1. Implantable device, in particular implantable cardioverter-defibrillator, for responding to tachycardia events in a patient's heart comprising
a control device,
a first interface connected to said control device for receiving first signals representative of tachycardia events and connectable to a first sensor device for detecting tachycardia events,
a second interface connected to said control device and connectable to a first stimulation electrode, and
said control device being arranged for providing at least one stimulation pulse to said second interface in response to at least one of said first signals received at said second interface for responding to tachycardia events
wherein
said control device is arranged for providing at least one first stimulation pulse to said second interface upon continued presence of said first signals at said first interface for at least intermittently improving the cardiac output during continued tachycardia events.

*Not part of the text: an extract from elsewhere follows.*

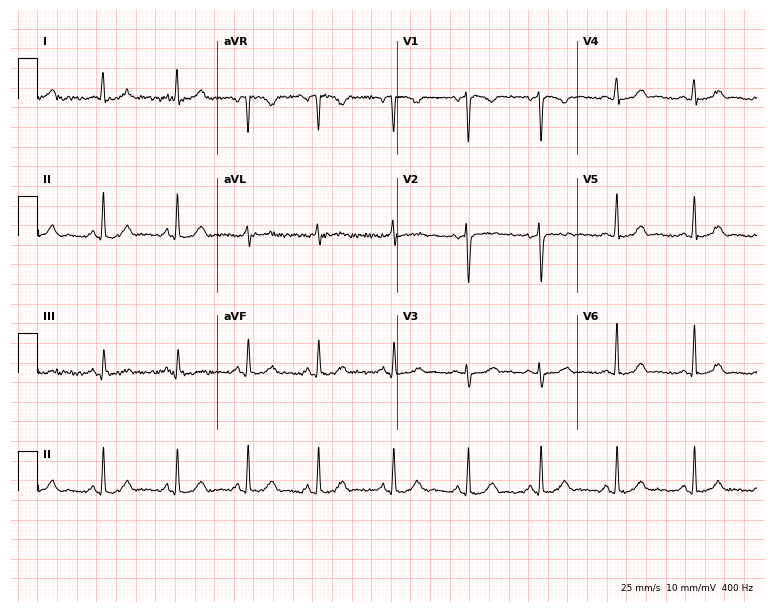
12-lead ECG (7.3-second recording at 400 Hz) from a 38-year-old female. Labelled as a normal ECG.
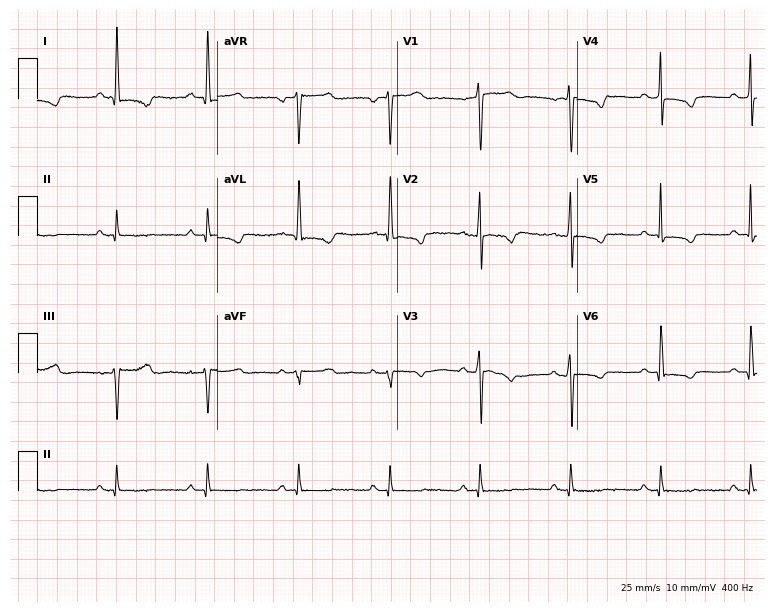
ECG (7.3-second recording at 400 Hz) — a female patient, 54 years old. Labelled as a normal ECG.

2. Implantable device according to claim 1, wherein
said control device has a paired ventricular stimulation (PVS) mode wherein said control device provides said first stimulation pulse to said second interface in response to each n-th first signal at termination of a predetermined first coupling interval, said first coupling interval being adapted to substantially suppress a spontaneous second tachycardia event immediately following a first tachycardia event causing said n-th first signal,
said control device is switched to said paired ventricular stimulation (PVS) mode during a predetermined first operation interval in response to continued presence of said first signals at said first interface.
3. Implantable device according to claim 2, wherein n is an integer greater than 1.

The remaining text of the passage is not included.